Em todos eles viva Nabia e outras divindades.
A lenda do esquecimento do rio Lima foi uma das poucas lendas a chegar aos nossos dias.
Porém, pensa-se que naquele tempo, cada vez que se atravessava um vau, uma ponte ou até mesmo a barco, os homens cumpriam um ritual pedindo permissão à Divindade que vivia neste rio.
Quanto ao nome do rio, ouvi dizer muitas vezes que LIMA vem de LIMITE.
E isso porque a primeira fase da invasão da Gallaecia acabou nas margens sul do Rio Lima.
Até a realização da nova campanha, este ver ao limite do Império. eperava Roma dos povos Bárbaros que lá viviam e/ou para lá tinham fugido.
Narrações Romanas contam o terror em que viviam os legionários pois, muitas vezes, estas lendas eram um certo tipo de "Contra Informação" que visava destabilizar e amedrontar o inimigo!
Como podemos ver, o mundo mundou mas as estratégias não
De facto, Tito Lívio denominou-o "rio do esquecimento", e comparou-o com o rio Lethes da mitologia, um dos rios do mundo dos mortos. O mítico Lethes, segundo Platão, daria o esquecimento aos mortos que dele bebiam, antes do renasciemnto seguinte.
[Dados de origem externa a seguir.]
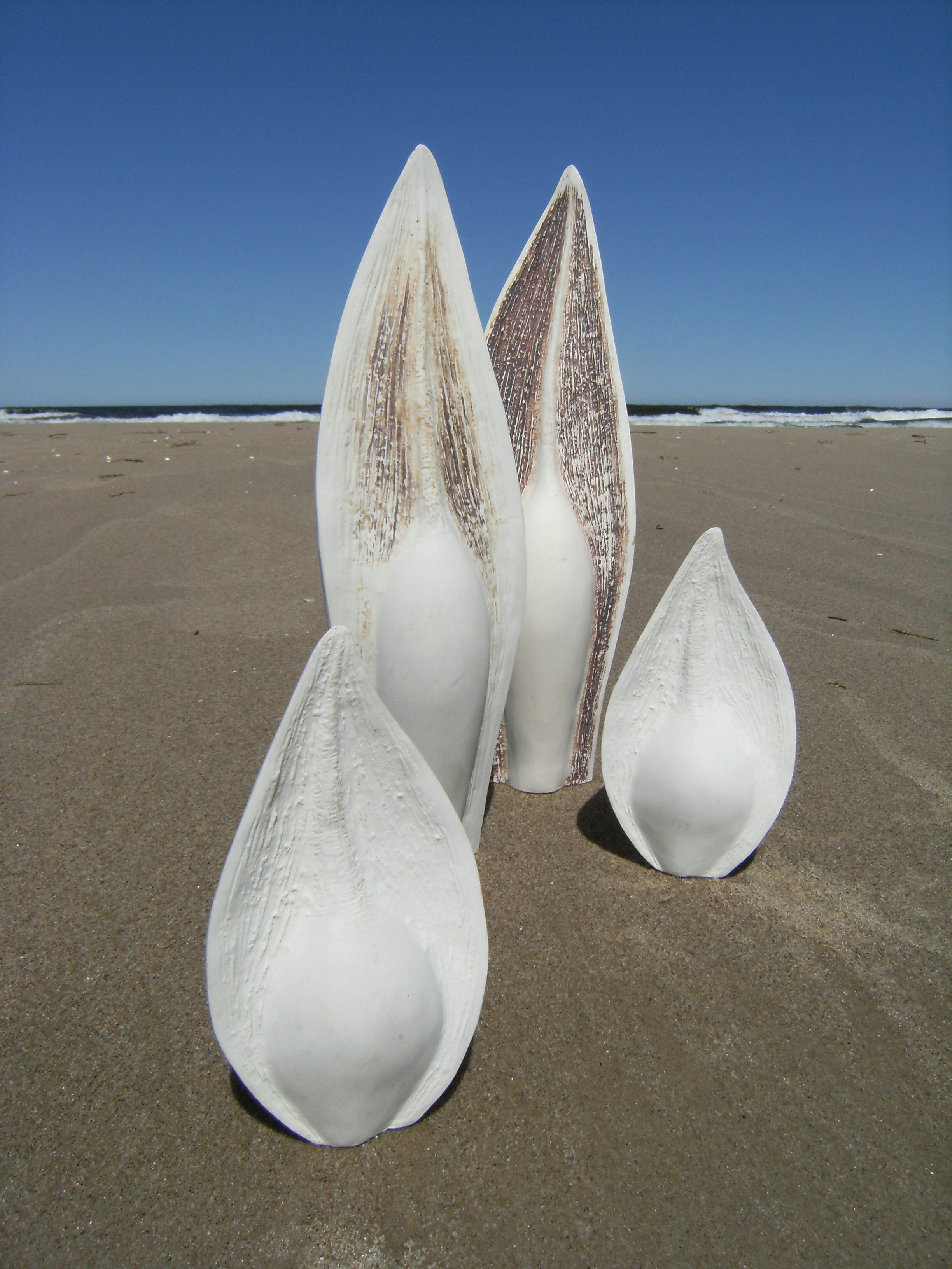 Ceramika Artystyczna, autorka Krystyna Andrzejewska-Marek.

Sim, Galaico, eu também li que Lima vem possivelmente do latim limes, que designa limite, fronteira, extremo do império.
Não terá sido isso que esteve na origem da comparação mitológica de Tito Lívio?
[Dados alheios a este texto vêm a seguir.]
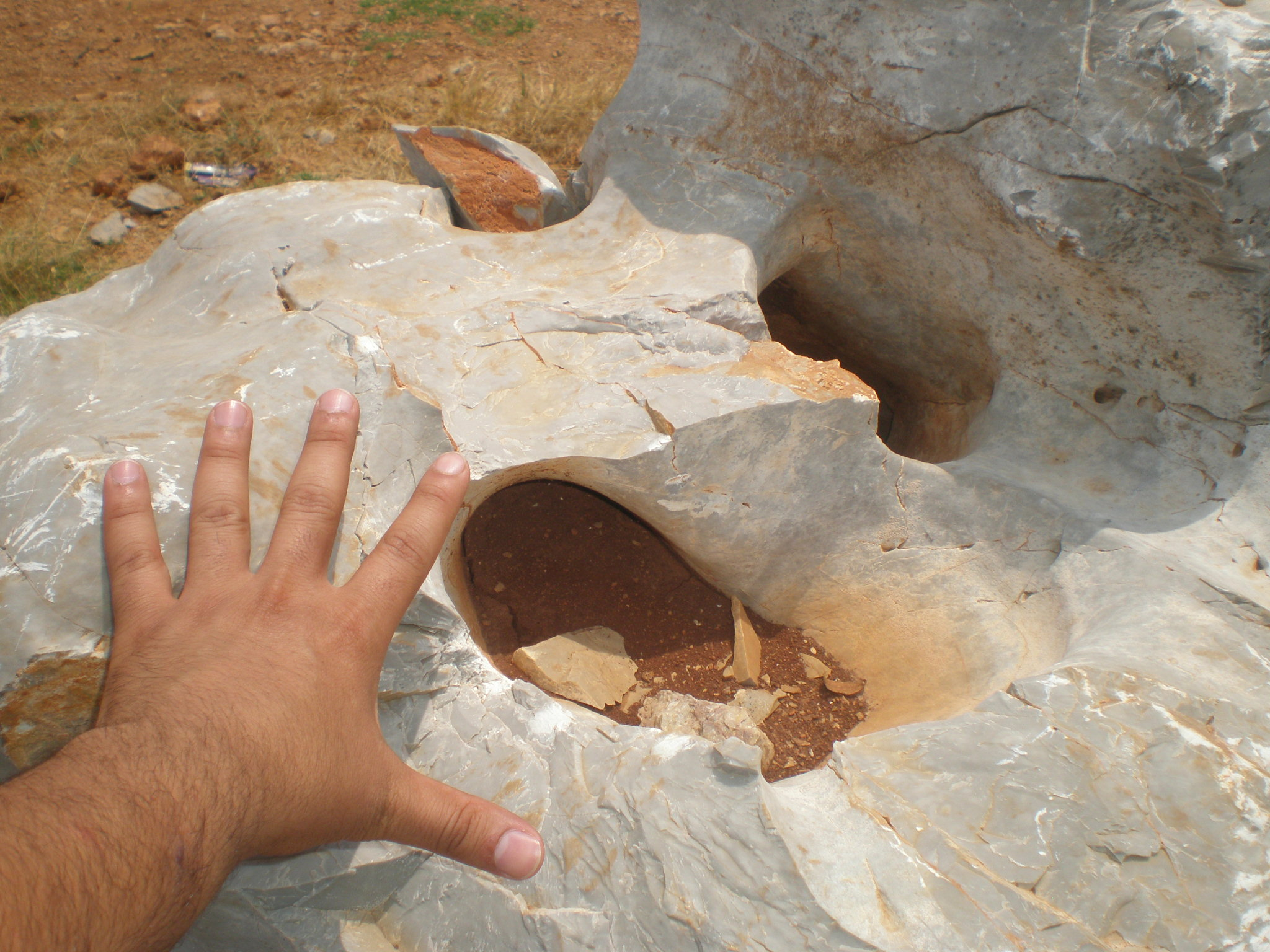 Lapya örneği

Contudo, Lima também poderá ser uma derivação do céltico lymm - águas calmas.
Mas, meus queridos, isso nem é o mais interessante. Realmente interessante é o facto de Estrabão ainda o designar por Beliom.
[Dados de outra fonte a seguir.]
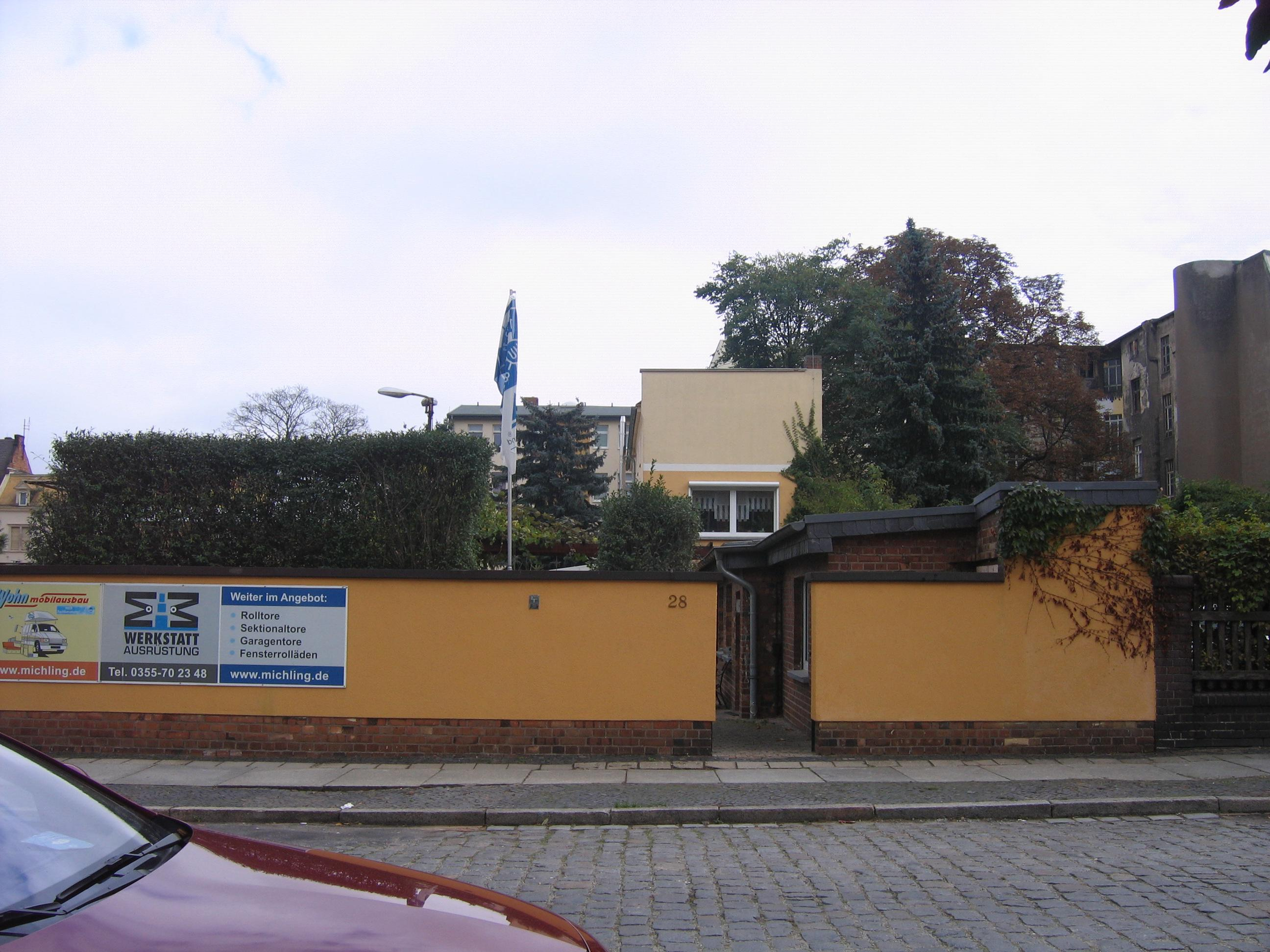 Wernerstraße 28

Beliom! Sim, Beliom, que remete para os deuses com o radical BEL, como Belenos. Isso sim é que, na minha modesta opinião, é realmente interessante. :)
Creio que tens toda a razão, Galaico, quase todos os nossos rios, senão mesmo todos, eram sagrados.
Zixsix, eu diria até que temos rios sagrados muitíssimo mais interessantes, por exemplo o Guadiana, ou Anas, que Paulo Pereira associa com os Thuata de Danan. :))
Já para não falar do maravilhoso Douro, que referiste, e cujo nome possivelmente provem da raiz céltica dour - água - a mesma raiz etimológica da palavra deva. Portanto, literalmente, água sagrada.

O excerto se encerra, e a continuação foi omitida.